Wednesday 13 March 2019

Intelligent IoT Services: Generic, or Bespoke?

I've been fascinated by a puzzle that will probably play out over several years.  It involves a deep transformation of the cloud computing marketplace, centered on a choice.  In one case, IoT infrastructures will be built the way we currently build web services that do things like intelligent recommendations or ad placements. In the other, edge IoT will require a "new" way of developing solutions that centers on creating new and specialized services... ones that embody real-time logic for making decisions or even learning in real-time.

I'm going to make a case for bespoke, handbuilt, services: the second scenario.  But if I’m right, there is hard work to be done and whoever starts first will gain a major advantage.

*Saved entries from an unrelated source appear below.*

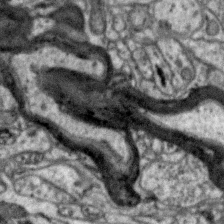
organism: Zebra finch
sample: Brain
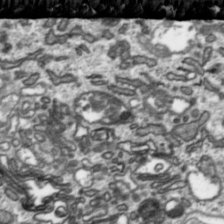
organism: Toxoplasma gondii
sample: Parasites in a vacuole inside a host cell
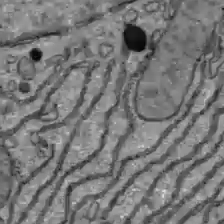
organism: C57BL Mouse
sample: Liver
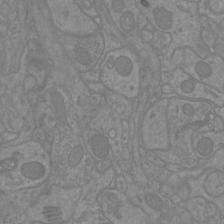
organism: Mouse
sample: Cortical neurons
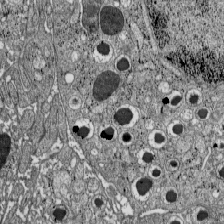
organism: C57BL Mouse
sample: Pancreatic islet
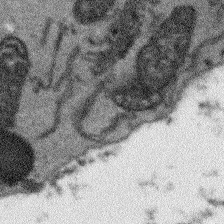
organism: Arabidopsis thaliana
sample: Root tip
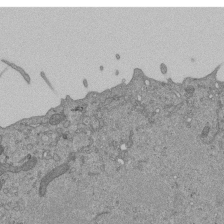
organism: Mouse
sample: ED-1 cell nuclei; centrioles
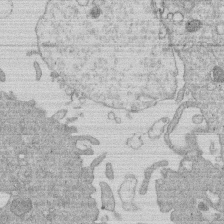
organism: Human
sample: Macrophage cells

So to set the stage, let me outline the way IoT applications work today in the cloud.  We have devices deployed in some enterprise setting, perhaps a factory, or an apartment complex, or an office building.  These might be quite dumb, but they are still network enabled: they could be things like temperature and humidity sensors, motion detectors, microphones or cameras, etc.  Because many are dumb, even the smart ones (like cameras and videos with built-in autofocus, deblurring, depth perception) are treated in a sort of rigid manner: the basic model is of a device with a limited API that can be configured, and perhaps can be patched if the firmware has issues, but then generates simple events with meta-data that describes what happens.   

In a posting a few weeks ago, I noted that unmanaged IoT deployments are terrifying for system administrators, so the world is rapidly shifting towards migrating IoT device management into systems like Azure's infrastructure for Office 365.  Basically, if my company already uses Office for other workplace tasks, it makes sense to also manage these useful (but potentially dangerous) devices through the same system.  

Azure's IoT Hub handles that managerial role: secure connectivity to the sensors, patches guaranteed to be pushed as soon as feasible... and in the limit, maybe nothing else. But why stop there? My point a few weeks back was simply that even just managing enterprise IoT will leave Azure in a position of managing immense numbers of devices -- and hence, in a position to leverage the devices by bringing new value to the table.

Next observation: this will be an "app" market, not a "platform" market.  In this blog I don't often draw on marketing studies and the like, but for the particular case, it makes sense to point to market studies that explain my thinking (look at Lecture 28 in my CS5412 cloud computing class to see charts from the studies I drew on).  

Cloud computing, perhaps far more than most areas of systems, is shaped by the way cloud customers actually want to use the infrastructure.  In contrast, an area like databases or big data is about how people want to use the data, which shapes access patterns.  But they aren't trying to explicitly route their data through FPGA devices that will transform it in some way, or doing computations that can't keep up unless they run in GPU clusters.  So, because my kind of cloud customers migrate to the clouds that make it easier to build their applications, they will favor the cloud that has the best support for IoT apps.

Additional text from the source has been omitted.